HBox(children=(FloatProgress(value=0.0, max=1.0), HTML(value='')))




[('soil', 'http://www.wikidata.org/entity/Q36133'),
 ('aestivum', None),
 ('trees', 'http://www.wikidata.org/entity/Q10884'),
 ('production', 'http://www.wikidata.org/entity/Q739302'),
 ('DNA', 'http://www.wikidata.org/entity/Q7430')]

## Building the graph
After each entity has been linked to Wikidata, w:e will begin exploring their neighbourhood in the knowledge graph to obtain a list of candidates for our final topics

In [8]:
from herc_common.graph import WikidataGraphBuilder

graph_builder = WikidataGraphBuilder(max_hops=2)
entity_graph = graph_builder.build_graph(linked_entities[0])

INFO:herc_common.graph:Started building graph.
INFO:herc_common.graph:Finished building graph.


In [9]:
from bokeh.io import show
from bokeh.layouts import gridplot

from herc_common.bokeh_utils import build_graph_plot

plot = build_graph_plot(entity_graph, f"Linked entities graph")
show(plot)

Since the graph from above is not completely connected, we will be obtaining the largest connected subgraph:

In [10]:
from herc_common.graph import get_largest_connected_subgraph

connected_entity_subgraph = get_largest_connected_subgraph(entity_graph)

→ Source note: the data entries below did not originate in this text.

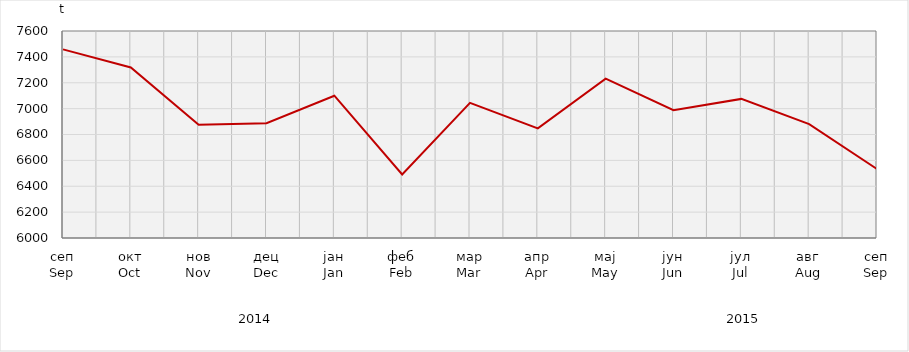
| Category | Series 0 |
|---|---|
| сеп
Sep | 7457.865 |
| окт
Oct | 7318.004 |
| нов
Nov | 6875.135 |
| дец
Dec | 6887.315 |
| јан
Jan | 7099.8 |
| феб
Feb | 6490.829 |
| мар
Mar | 7044.938 |
| апр
Apr | 6847.171 |
| мај
May | 7231.754 |
| јун
Jun | 6987.984 |
| јул
Jul | 7075.246 |
| авг
Aug | 6880.441 |
| сеп
Sep | 6532.974 |
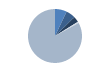
| Category | Series 0 |
|---|---|
| ARRASTRE | 35 |
| CERCO | 28 |
| PALANGRE | 17 |
| REDES DE ENMALLE | 4 |
| ARTES MENORES | 411 |
| SIN TIPO ASIGNADO | 0 |

plot = build_graph_plot(connected_entity_subgraph, f"Linked entities graph")
show(plot)

Now that we have the Wikidata graph obtained from our initial list of entities from the text, we will be trying out a list of centrality algorithms to obtain the top 9 entities that represent the text. These entities can be seen as potential topics for the publication:

In [11]:
import networkx.algorithms as nxa

from herc_common.graph import get_centrality_algorithm_results

def try_centrality_algorithms(g, algorithms, stop_uris, top_n=9):
    for (algorithm, name) in algorithms:
        print(f'Algorithm: {name}')
        result = get_centrality_algorithm_results(g, algorithm, stop_uris, top_n)
        print(f"Topics:", result)
        print()
        
algorithms = [
    (nxa.centrality.information_centrality, "Information centrality"),
    (nxa.centrality.eigenvector_centrality_numpy, "Eigenvector centrality"),
    (nxa.centrality.closeness_centrality, "Closeness centrality"),
    (nxa.centrality.betweenness_centrality, "Betweenness centrality"),
    (nxa.centrality.load_centrality, "Load centrality")
]

stop_uris = ['Q4167836', 'Q11862829', 'Q13442814',
             'Q17339814', 'Q24017414', 'Q4671286',
             'Q47154513']
try_centrality_algorithms(connected_entity_subgraph,
                          algorithms,
                          stop_uris)

Algorithm: Information centrality
Topics: [({'qid': 'Q3249551', 'desc': 'series of events which occur over an extended period of time', 'label': 'process', 'n': 1, 'node_color': '#abdda4'}, 0.0005888447734518098), ({'qid': 'Q12483', 'desc': 'study of the collection, organization, analysis, interpretation, and presentation of data', 'label': 'statistics', 'n': 2, 'node_color': '#fdae61'}, 0.000584568895472393), ({'qid': 'Q7430', 'desc': 'molecule that encodes the genetic instructions used in the development and functioning of all known living organisms and many viruses', 'label': 'DNA', 'n': 0, 'node_color': '#2b83ba'}, 0.0005810923210503984), ({'qid': 'Q2996394', 'desc': 'process specifically pertinent to the functioning of integrated living units', 'label': 'biological process', 'n': 2, 'node_color': '#fdae61'}, 0.000579444033311313), ({'qid': 'Q441', 'desc': 'science of plant life', 'label': 'botany', 'n': 2, 'node_color': '#fdae61'}, 0.0005642585583470689), ({'qid': 'Q7239', 'desc':

## Setting up the pipeline
Now that we have seen the main data flow, we will build the final pipeline. This pipeline will receive a list of texts, and return 7 potential topics for each text by executing the steps described above:

In [12]:
from sklearn.pipeline import Pipeline

from herc_common.topic import TopicLabeller


topic_extractor = TopicLabeller(graph_builder, nxa.centrality.closeness_centrality,
                                num_labels_per_topic=7, stop_uris=stop_uris)
topic_pipe = Pipeline([('ner', ner),
                       ('entity_linker', linker),
                       ('topic_extractor', topic_extractor)])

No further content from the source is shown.